BEGIN PROVIDED RECORDS
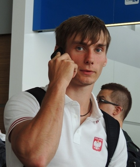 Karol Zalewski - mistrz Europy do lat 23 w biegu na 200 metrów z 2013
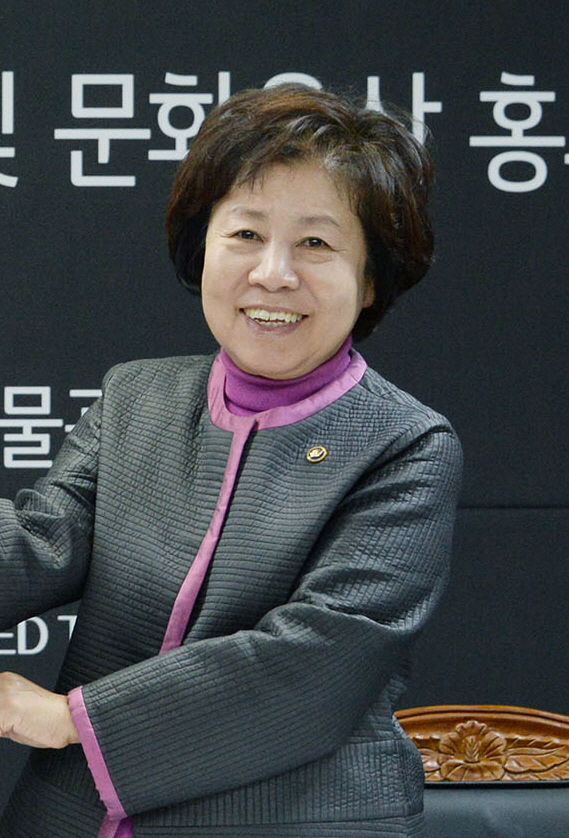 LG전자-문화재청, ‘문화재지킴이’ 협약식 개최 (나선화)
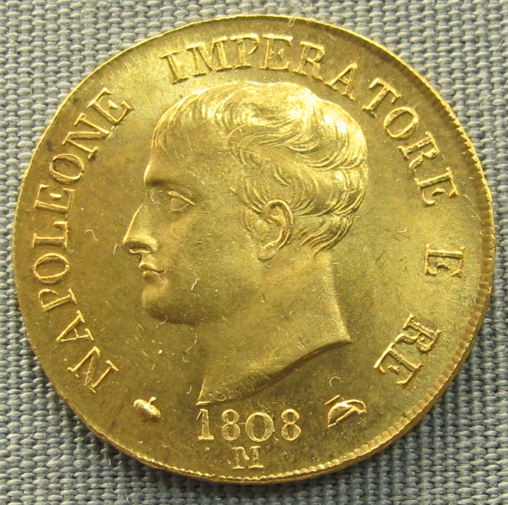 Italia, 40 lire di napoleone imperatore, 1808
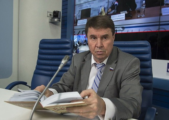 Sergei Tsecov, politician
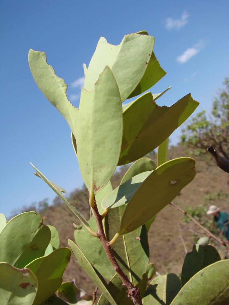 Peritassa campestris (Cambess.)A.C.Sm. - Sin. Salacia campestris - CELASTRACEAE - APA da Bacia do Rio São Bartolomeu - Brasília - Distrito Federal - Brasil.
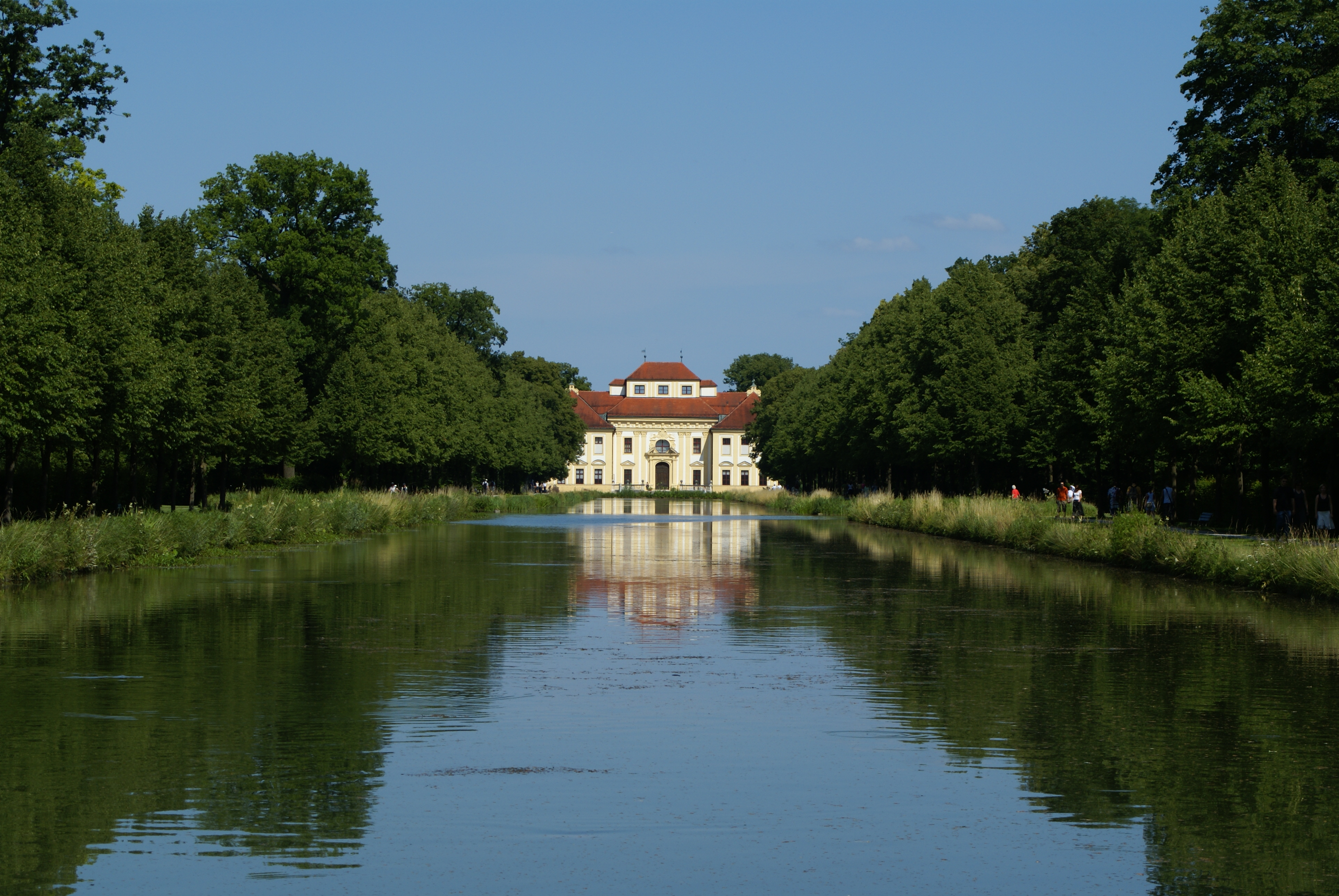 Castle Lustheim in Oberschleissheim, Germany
END PROVIDED RECORDS
> PROBLEM REQUIREMENTS
The entries above should be retyped exactly, minus any pictures.

> WRITTEN RESPONSE
 Karol Zalewski - mistrz Europy do lat 23 w biegu na 200 metrów z 2013
 LG전자-문화재청, ‘문화재지킴이’ 협약식 개최 (나선화)
 Italia, 40 lire di napoleone imperatore, 1808
 Sergei Tsecov, politician
 Peritassa campestris (Cambess.)A.C.Sm. - Sin. Salacia campestris - CELASTRACEAE - APA da Bacia do Rio São Bartolomeu - Brasília - Distrito Federal - Brasil.
 Castle Lustheim in Oberschleissheim, Germany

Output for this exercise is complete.